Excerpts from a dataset
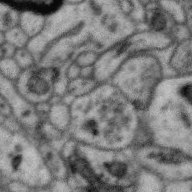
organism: Zebra finch
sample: Brain
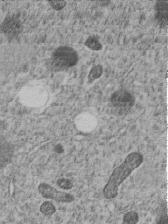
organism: C. elegans
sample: C. elegans embryo early stage
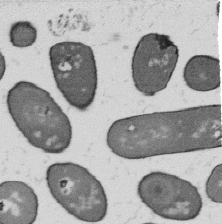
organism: B. subtilis
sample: Bacterial spore
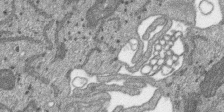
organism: Human
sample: Lung epithelial cells infected with SARS-CoV-2
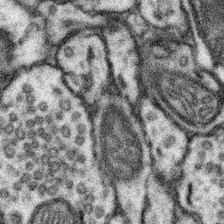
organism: Mouse
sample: Somatosensory cortex neuropil
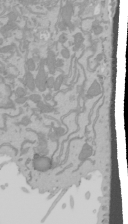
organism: Mouse
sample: Cancer cell death in ED-1 cells
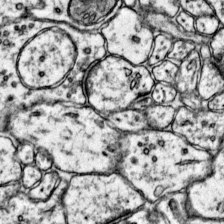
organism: Mouse
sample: Primary visual cortex
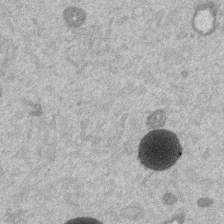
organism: Mouse
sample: Dividing mouse embryo 1 cell stage
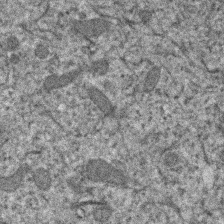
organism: Human
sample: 1205lu cells
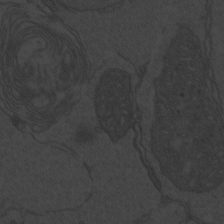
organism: Zebrafish
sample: Macrophage infected with Toxoplasma gondii
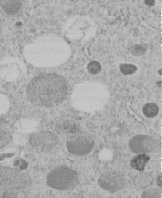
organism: C. elegans
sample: C. elegans embryo early stage
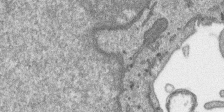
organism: Human
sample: Lung epithelial cells infected with SARS-CoV-2
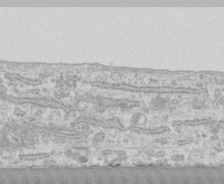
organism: Human
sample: CRL-1474
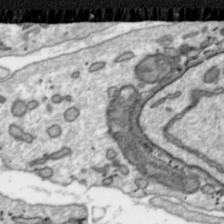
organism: Toxoplasma gondii
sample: Parasites in a vacuole inside a host cell
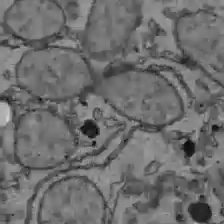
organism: C57BL Mouse
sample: Liver
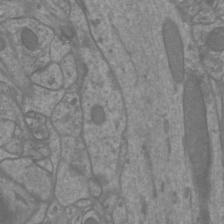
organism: Mouse
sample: Cortical neurons
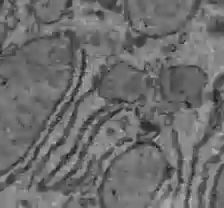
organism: C57BL Mouse
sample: Liver
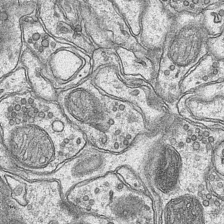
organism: Mouse
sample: CA1 Hippocampus
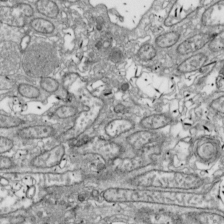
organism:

▶ [Problem to work on] Transcribe every record above exactly as written, leaving out any pictures.

▶ [Written solution]
organism: Zebra finch
sample: Brain
organism: C. elegans
sample: C. elegans embryo early stage
organism: B. subtilis
sample: Bacterial spore
organism: Human
sample: Lung epithelial cells infected with SARS-CoV-2
organism: Mouse
sample: Somatosensory cortex neuropil
organism: Mouse
sample: Cancer cell death in ED-1 cells
organism: Mouse
sample: Primary visual cortex
organism: Mouse
sample: Dividing mouse embryo 1 cell stage
organism: Human
sample: 1205lu cells
organism: Zebrafish
sample: Macrophage infected with Toxoplasma gondii
organism: C. elegans
sample: C. elegans embryo early stage
organism: Human
sample: Lung epithelial cells infected with SARS-CoV-2
organism: Human
sample: CRL-1474
organism: Toxoplasma gondii
sample: Parasites in a vacuole inside a host cell
organism: C57BL Mouse
sample: Liver
organism: Mouse
sample: Cortical neurons
organism: C57BL Mouse
sample: Liver
organism: Mouse
sample: CA1 Hippocampus
organism:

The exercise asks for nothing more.